Flickr user meddygarnet
The Plan B pill.

There are 12 recognized Native American tribes in Michigan- some 130,000 Native Americans who live throughout our state.

Michigan has the largest population of Native Americans east of the Mississippi.

And in that community---as well as across the nation -- one of the most urgent women's health issues has been access to emergency contraception.

For most American women, it takes a trip to the drug store and anywhere from $30-65 to get the so-called "morning after pill," also known as Plan B.

The dilemma for women who go to Indian Health Services facilities: they have no retail pharmacies, so American Indian and Alaska Native women who needed emergency contraception would have to deal with emergency rooms and urgent care clinics, and that usually adds up to long wait times.

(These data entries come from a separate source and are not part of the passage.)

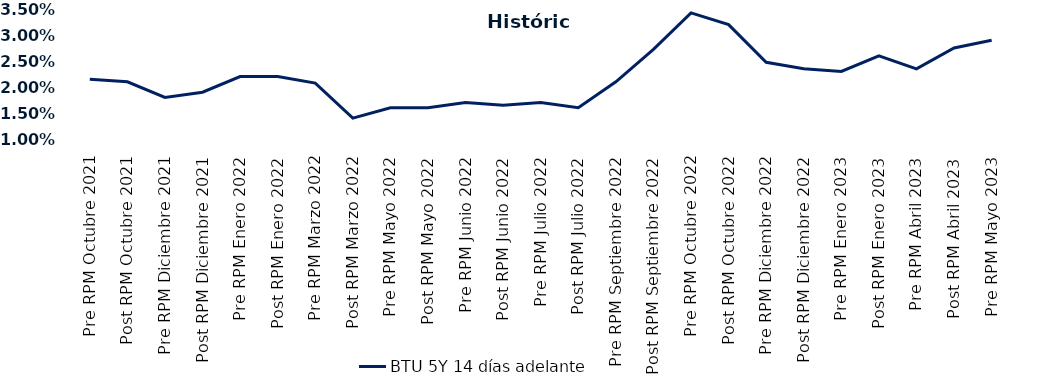
| Category | BTU 5Y 14 días adelante |
|---|---|
| Pre RPM Octubre 2021 | 0.022 |
| Post RPM Octubre 2021 | 0.021 |
| Pre RPM Diciembre 2021 | 0.018 |
| Post RPM Diciembre 2021 | 0.019 |
| Pre RPM Enero 2022 | 0.022 |
| Post RPM Enero 2022 | 0.022 |
| Pre RPM Marzo 2022 | 0.021 |
| Post RPM Marzo 2022 | 0.014 |
| Pre RPM Mayo 2022 | 0.016 |
| Post RPM Mayo 2022 | 0.016 |
| Pre RPM Junio 2022 | 0.017 |
| Post RPM Junio 2022 | 0.016 |
| Pre RPM Julio 2022 | 0.017 |
| Post RPM Julio 2022 | 0.016 |
| Pre RPM Septiembre 2022 | 0.021 |
| Post RPM Septiembre 2022 | 0.027 |
| Pre RPM Octubre 2022 | 0.034 |
| Post RPM Octubre 2022 | 0.032 |
| Pre RPM Diciembre 2022 | 0.025 |
| Post RPM Diciembre 2022 | 0.024 |
| Pre RPM Enero 2023 | 0.023 |
| Post RPM Enero 2023 | 0.026 |
| Pre RPM Abril 2023 | 0.024 |
| Post RPM Abril 2023 | 0.028 |
| Pre RPM Mayo 2023 | 0.029 |

And when you learn the frequency of sexual assault against Native American women, it becomes very clear why this issue is so important.

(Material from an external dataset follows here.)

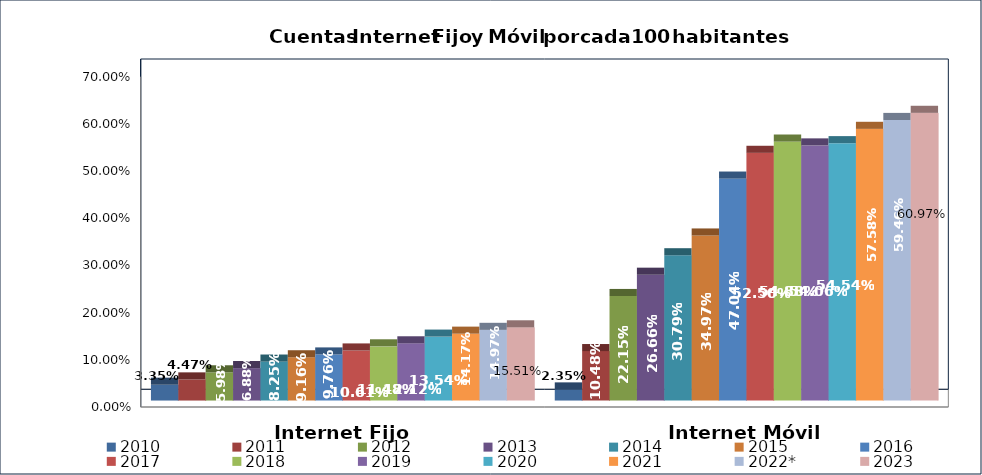
| Category | 2010 | 2011 | 2012 | 2013 | 2014 | 2015 | 2016 | 2017 | 2018 | 2019 | 2020 | 2021 | 2022* | 2023 |
|---|---|---|---|---|---|---|---|---|---|---|---|---|---|---|
| Internet Fijo | 0.033 | 0.045 | 0.06 | 0.069 | 0.083 | 0.092 | 0.098 | 0.106 | 0.115 | 0.121 | 0.135 | 0.142 | 0.15 | 0.155 |
| Internet Móvil | 0.024 | 0.105 | 0.222 | 0.267 | 0.308 | 0.35 | 0.47 | 0.525 | 0.549 | 0.541 | 0.545 | 0.576 | 0.595 | 0.61 |

Although the Federal Government has given a verbal directive to Indian Health Services to give women over age 17 free access to Plan B, there's concern that this is not being evenly handled.

Charon Asetoyer is the founder and Executive Director of the Native American Community Board and the Native American Women's Health Education Resource Center located on the Yankton Sioux Reservation in Lake Andes, South Dakota.

She joined us today to discuss the issue.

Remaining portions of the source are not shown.